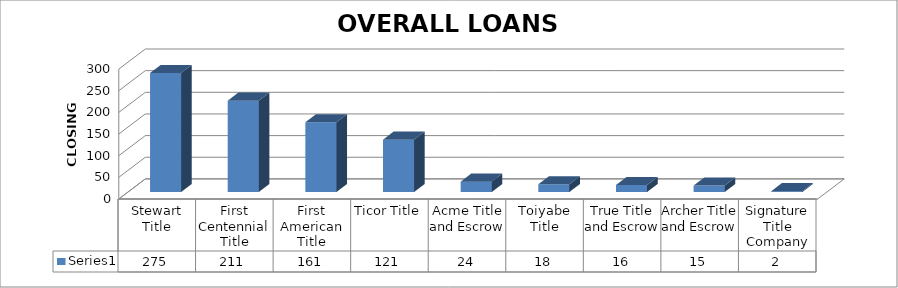
| Category | Series 0 |
|---|---|
| Stewart Title | 275 |
| First Centennial Title | 211 |
| First American Title | 161 |
| Ticor Title | 121 |
| Acme Title and Escrow | 24 |
| Toiyabe Title | 18 |
| True Title and Escrow | 16 |
| Archer Title and Escrow | 15 |
| Signature Title Company | 2 |
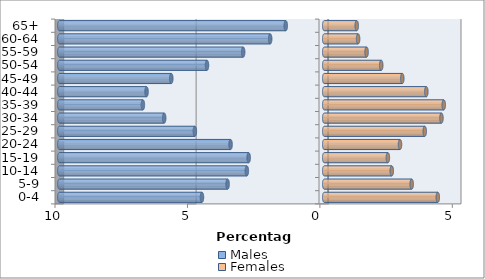
| Category | Males | Females |
|---|---|---|
| 0-4 | -4.616 | 4.287 |
| 5-9 | -3.648 | 3.302 |
| 10-14 | -2.922 | 2.55 |
| 15-19 | -2.852 | 2.403 |
| 20-24 | -3.535 | 2.861 |
| 25-29 | -4.884 | 3.795 |
| 30-34 | -6.042 | 4.426 |
| 35-39 | -6.846 | 4.512 |
| 40-44 | -6.708 | 3.855 |
| 45-49 | -5.774 | 2.948 |
| 50-54 | -4.426 | 2.152 |
| 55-59 | -3.06 | 1.599 |
| 60-64 | -2.04 | 1.279 |
| 65+ | -1.452 | 1.227 |
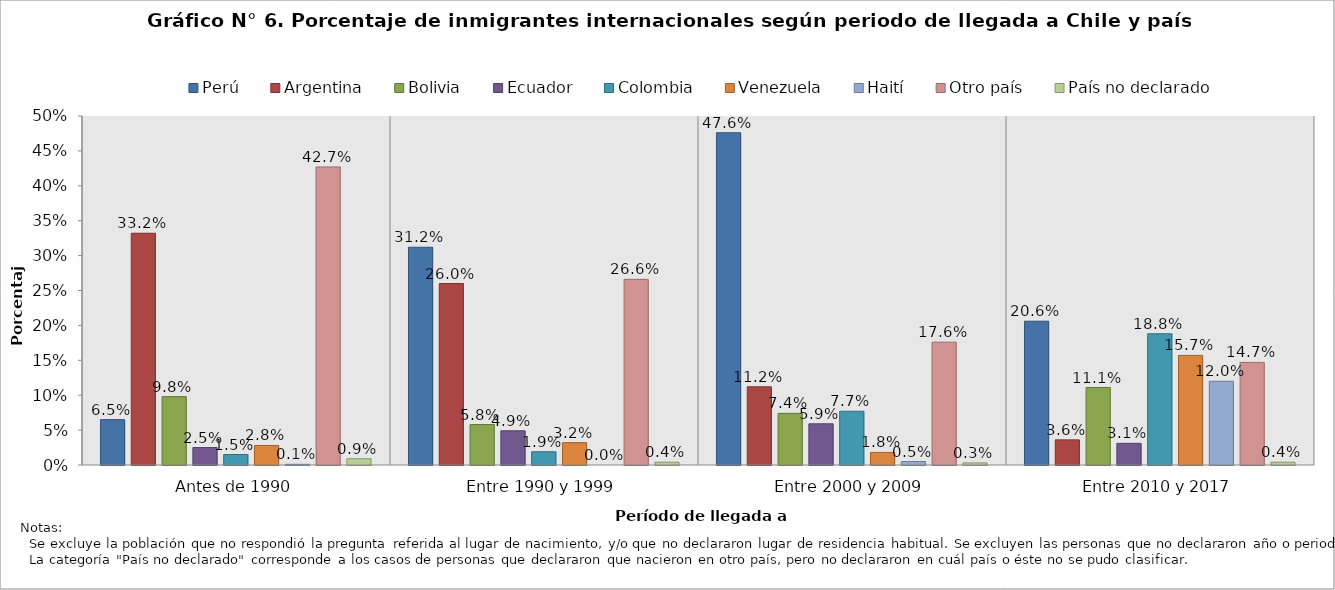
| Category | Perú | Argentina | Bolivia | Ecuador | Colombia | Venezuela | Haití | Otro país | País no declarado |
|---|---|---|---|---|---|---|---|---|---|
| Antes de 1990 | 0.065 | 0.332 | 0.098 | 0.025 | 0.015 | 0.028 | 0.001 | 0.427 | 0.009 |
| Entre 1990 y 1999 | 0.312 | 0.26 | 0.058 | 0.049 | 0.019 | 0.032 | 0 | 0.266 | 0.004 |
| Entre 2000 y 2009 | 0.476 | 0.112 | 0.074 | 0.059 | 0.077 | 0.018 | 0.005 | 0.176 | 0.003 |
| Entre 2010 y 2017 | 0.206 | 0.036 | 0.111 | 0.031 | 0.188 | 0.157 | 0.12 | 0.147 | 0.004 |

━━━━━━━━

→ EXERCISE DIRECTIONS: Of all the lines above, count the ones that include the string "Entre" and give the number alone.

→ ANSWER SPACE: 3